This week, I will be going over the use of camera angles. Unlike something like exposure, camera angles are much easier to understand, but also have a large impact on how your photo is perceived. Camera angle uses the internalized social dynamics everyone has to influence how a subject or scene is perceived. Eg. Looking up to someone, and looking down on someone, and seeing somebody eye to eye mean very different things, and those ideas can be adapted to photography for artistic use.
Low Angle
Low angles shots are taken when the camera is physically below the subject and looking up at it. This can be done to any degree, depending on how subtle you want to make it. Camera angles looking from far on the ground, looking up can make it seem like your are seeing the world from the eyes of a child, while more subtle effects can convey a power dynamic. In the 1991 movie Silence of the Lambs, the initial scene where Clarise meets Hannibal uses very subtle differences of viewpoints to convey the back and forth between the two characters, gradually giving Hannibal more and more significance as their conversation slowly begins to get to Clarise.

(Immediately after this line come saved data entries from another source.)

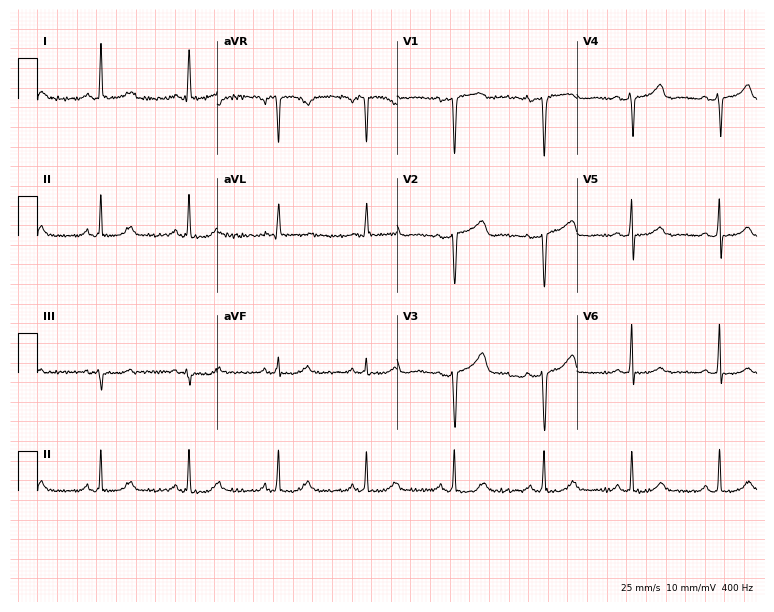
Electrocardiogram, a woman, 53 years old. Of the six screened findings (first-degree AV block, right bundle branch block (RBBB), left bundle branch block (LBBB), sinus bradycardia, atrial fibrillation (AF), sinus tachycardia), none is recorded. Findings outside these six are not listed.
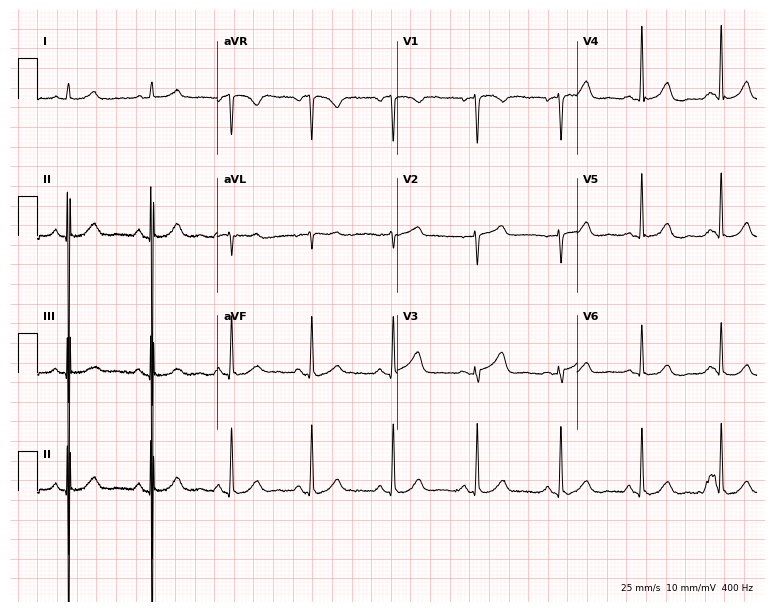
ECG (7.3-second recording at 400 Hz) — a 65-year-old woman. Labelled as a normal ECG.
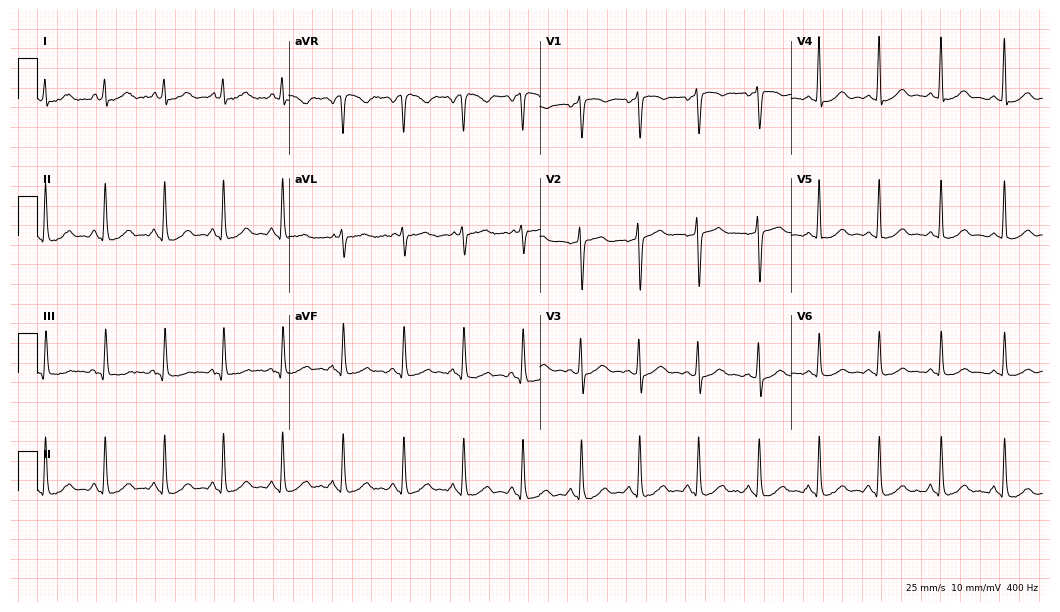
ECG — a woman, 52 years old. Screened for six findings — first-degree AV block, right bundle branch block, left bundle branch block, sinus bradycardia, atrial fibrillation, sinus tachycardia — none is recorded.
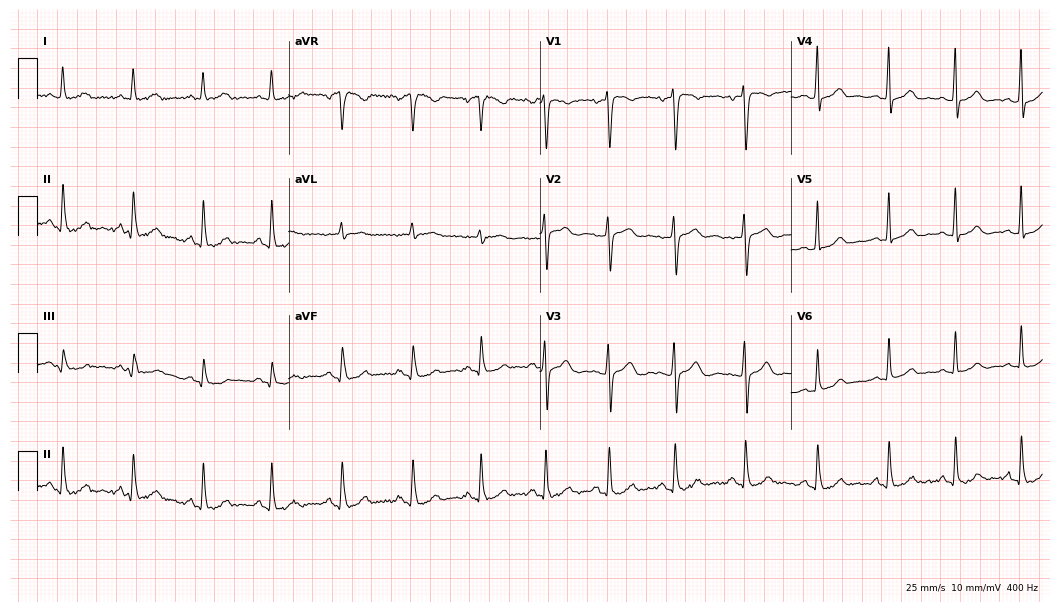
Resting 12-lead electrocardiogram (10.2-second recording at 400 Hz). Patient: an 18-year-old woman. None of these six findings is recorded: first-degree AV block, right bundle branch block (RBBB), left bundle branch block (LBBB), sinus bradycardia, atrial fibrillation (AF), sinus tachycardia.

To watch that scene, click here.
To emphasize the authority of the officer, I took this picture from hip height, looking slightly up at him.
Eye Level
Shots taken from eye level are neutral. They neither convey a sense of power nor helplessness and should be used to show a sense of equality or neutrality. Shots taken from eye level have much less power than the other angles, because they are how we normally perceive the world. From eye level, nothing seems out of place or interesting. That being said, not every photo needs a psychological power dynamic, and photos taken from eye level have as much potential as those taken from different angles.
In this photo, instead of focusing on any social dynamics, I chose instead to focus on the subject. In the same vein, only the subject is in focus in the picture, further emphasizing my focus on her.
High Angle
High angle shots, obviously, are the opposite of low angle shots. The camera is physically above its subject and looking down. When used subtly, high angles give the viewer a sense of power of the subject. Extreme high angles give viewers a bird's eye view of a scene or subject, and can be used to convey distance, rather that power, over a subject.

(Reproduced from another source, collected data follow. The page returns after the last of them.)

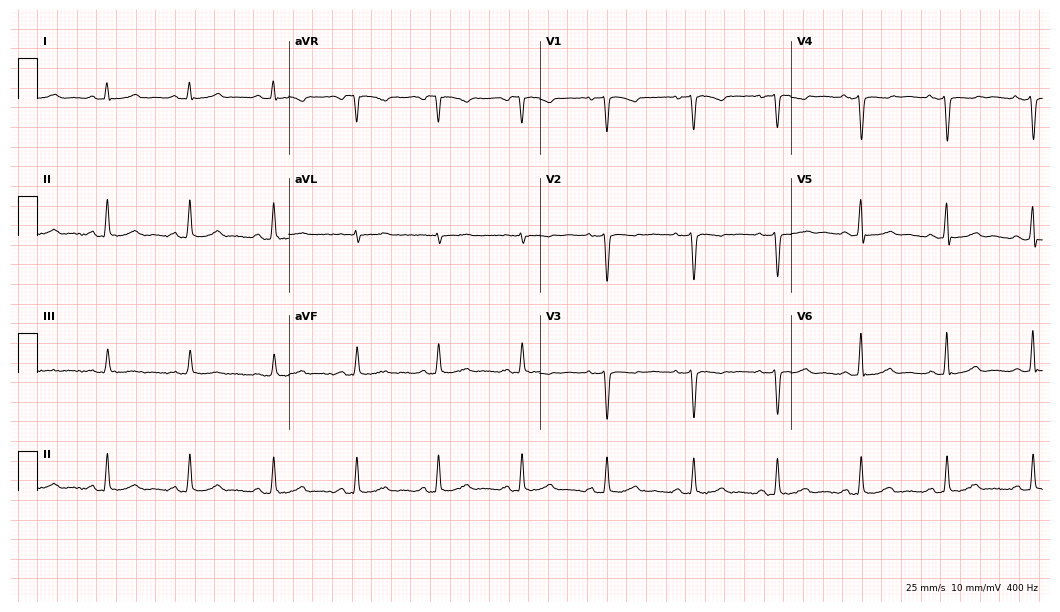
12-lead ECG from a female, 39 years old. No first-degree AV block, right bundle branch block (RBBB), left bundle branch block (LBBB), sinus bradycardia, atrial fibrillation (AF) or sinus tachycardia recorded for this tracing.
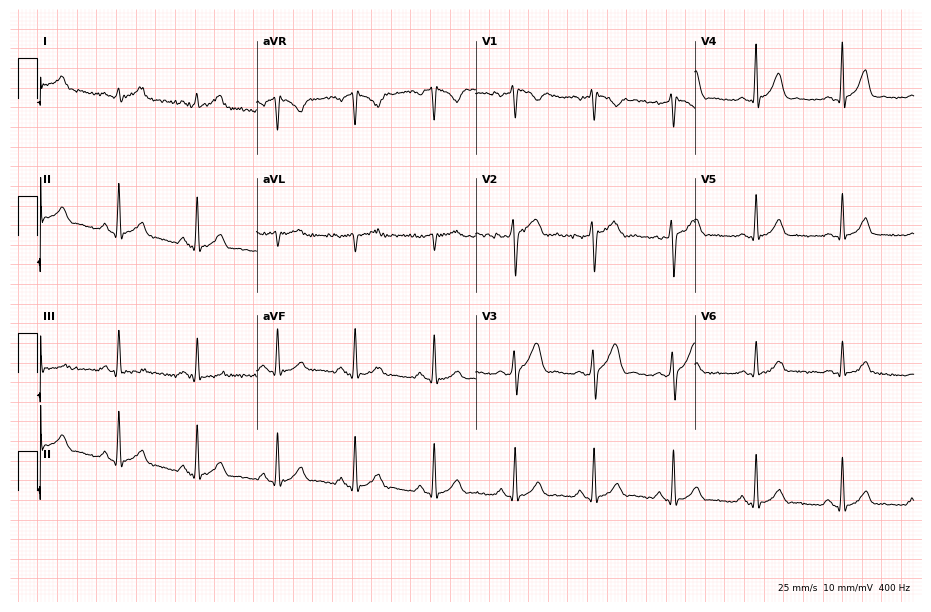
12-lead ECG from a 34-year-old male. Recorded interpretation: within normal limits.
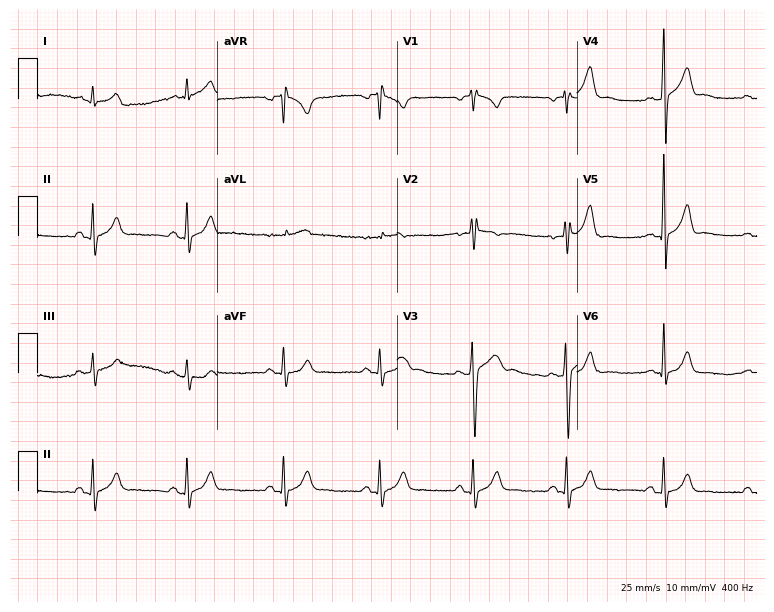
Standard 12-lead ECG recorded from a male, 27 years old. None of these six findings is recorded: first-degree AV block, right bundle branch block (RBBB), left bundle branch block (LBBB), sinus bradycardia, atrial fibrillation (AF), sinus tachycardia. Other findings, if any, are not listed.
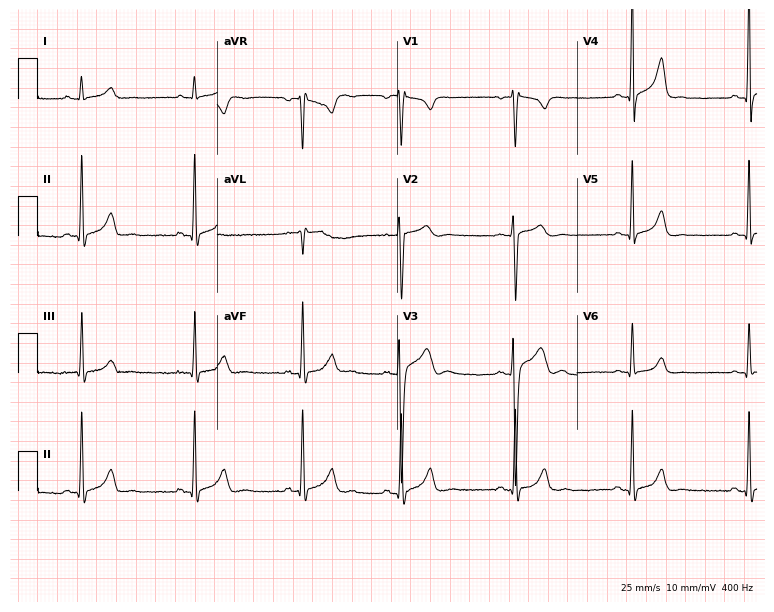
Electrocardiogram (7.3-second recording at 400 Hz), a 22-year-old male patient. Overall reading on record: normal ECG.
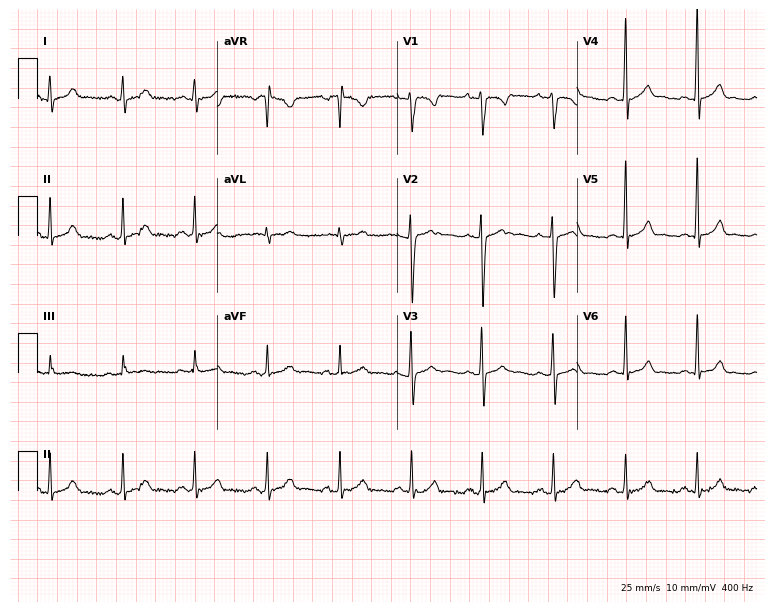
ECG (7.3-second recording at 400 Hz) — a female patient, 17 years old. Screened for six findings — first-degree AV block, right bundle branch block, left bundle branch block, sinus bradycardia, atrial fibrillation, sinus tachycardia — none is recorded.
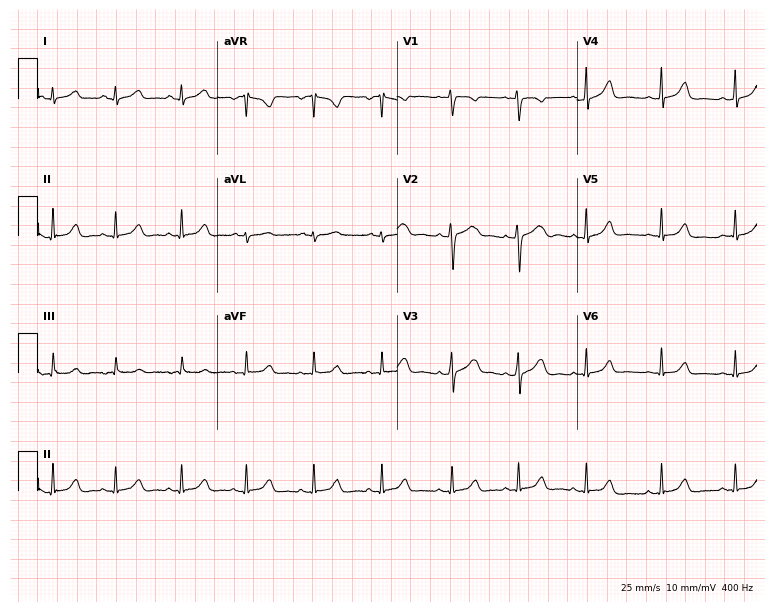
Electrocardiogram (7.3-second recording at 400 Hz), a female patient, 32 years old. Overall reading on record: normal ECG.

To convey the powerlessness of the fish, I took the photo so that the viewer was looking down at it. If I had taken the same picture from below, or level with it, the picture would look okay, but there would be some sense that something is off with it.
In New York, you tend to get a lot of opportunity to take photos from above. Because of how sharply the camera is angled down, it almost feels like the viewer is a bird, flying overhead. Because of this, viewers feel much more detached and less intimate with the subject.